The moment felt like collapse. ICUs were overwhelmed. Burnout hit levels that had no historical precedent. Experienced nurses retired early, took travel contracts, or left the bedside entirely. Peter Buerhaus, Professor of Nursing and Director of the Center for Interdisciplinary Health Workforce Studies at Montana State University, described it as "a perfect storm," where the pandemic simultaneously increased the demand for nurses with very specialized skills needed to treat very sick patients and at the same time decreased the supply of those very nurses that were needed.¹
Three years later, the data tells a different story.
RN Workforce Recovery: What the 2024 JAMA Data Shows
In February 2024, Buerhaus, Auerbach, Donelan, and Staiger published updated workforce projections in JAMA Health Forum.
Their finding: after a sharp decline in 2021, RN employment recovered, and the total number of FTE RNs in 2022 and 2023 was 6% higher than in 2019. By 2035, the RN workforce is projected to reach 4.56 million, close to what had been forecast before the pandemic.²
On numbers alone, the crisis appears resolved.
But inside the same study, a different pattern emerges.
Why Nurses Are Leaving Hospitals Despite Overall Workforce Growth
Total RN employment grew. Hospital RN share did not.

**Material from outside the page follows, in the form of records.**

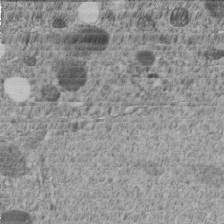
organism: C. elegans
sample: C. elegans embryo early stage
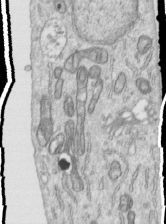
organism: Human
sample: Centriole in RPE cells
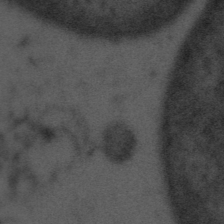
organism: Tuwongella immobilis
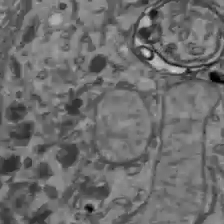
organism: C57BL Mouse
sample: Liver
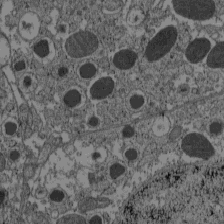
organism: C57BL Mouse
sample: Pancreatic islet
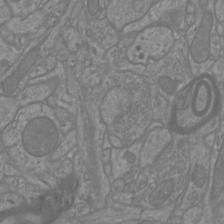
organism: Mouse
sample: Cortical neurons
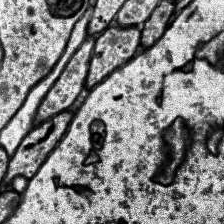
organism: Human
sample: Temporal Lobe
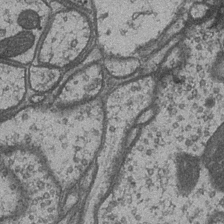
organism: Drosophila
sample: Optic medulla
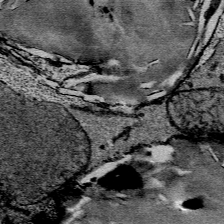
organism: Mouse
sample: Mouse Salivary gland
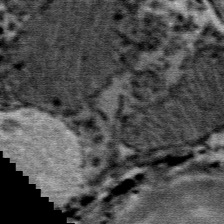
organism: Mouse
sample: Mouse Salivary gland
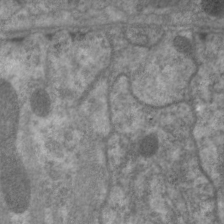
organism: C. elegans
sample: Pharynx
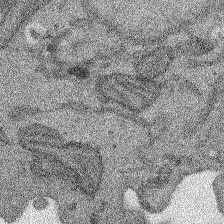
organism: Human
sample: HeLa cells
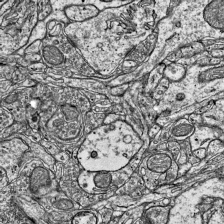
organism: Mouse
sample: Visual Cortex
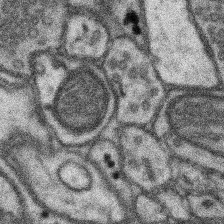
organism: Mouse
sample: Somatosensory cortex neuropil

The percentage of RNs working in hospitals dropped from 60.3% before the pandemic to 57.8% after. That shift was driven almost entirely by a decline in hospital employment among RNs aged 40 and older.²
To be precise: nurses did not disappear. They moved. Into outpatient clinics. Into community care settings. Into NP pathways. Some into travel nursing. The total workforce is larger. But the form of labor supply that hospitals depend on most, experienced bedside RNs, is contracting.
Buerhaus named this in the 2022 podcast: "We could be experiencing a qualitative shortage of nurses, not enough nurses with all the knowledge and skill needed to take care of increasing numbers of older people who will be requiring hospitalization."¹
The pipeline is intact. The destination has changed.

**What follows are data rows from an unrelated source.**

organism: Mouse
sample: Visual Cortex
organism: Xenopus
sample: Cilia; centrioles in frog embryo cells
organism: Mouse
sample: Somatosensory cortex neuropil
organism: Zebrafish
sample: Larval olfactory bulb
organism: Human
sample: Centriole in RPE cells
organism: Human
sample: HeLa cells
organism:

Why Hospital Nurse Vacancies Persist Despite Workforce Recovery
The 2026 NSI National Health Care Retention and RN Staffing Report puts the current picture in operational terms. The average time to recruit an experienced RN is 78 days. The average hospital is running with 43 unfilled RN positions at any given time.³
The supply side has partially recovered. But the hospital-specific shortage continues, shaped now less by how many nurses exist and more by where they choose to work and how long it takes to bring them in when a position opens.

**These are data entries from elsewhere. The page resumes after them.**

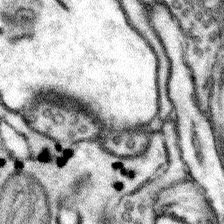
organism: Mouse
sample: Somatosensory cortex neuropil
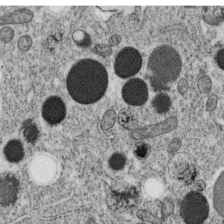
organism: C. elegans
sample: C. elegans oocyte; sperm cells
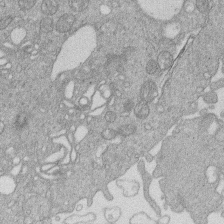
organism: Human
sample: Macrophage cells
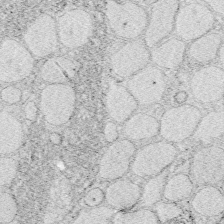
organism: Zebrafish
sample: Whole-Brain
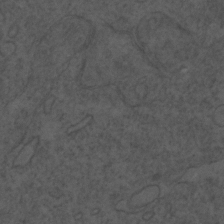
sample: Trachea
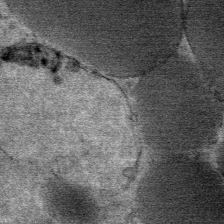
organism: Mouse
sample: Mouse Salivary gland

When a vacancy opens, a candidate applies, clears screening, and waits. The decision belongs to a clinical leader whose day is organized around patient care, not hiring queues. Between handling staffing call-outs, patient escalations, shift coordination, and bedside coverage, hiring decisions get pushed to the next available moment. That moment rarely comes during a shift.
Most hospital hiring systems assume hiring is a desk task. For frontline clinical leaders, it is an interrupt-driven task competing against patient care in real time. The ATS notification arrives. It sits in an inbox that the nurse manager will check when the unit stabilizes. The unit rarely stabilizes on a predictable schedule. The candidate waits. After 78 days, on average, the role is filled.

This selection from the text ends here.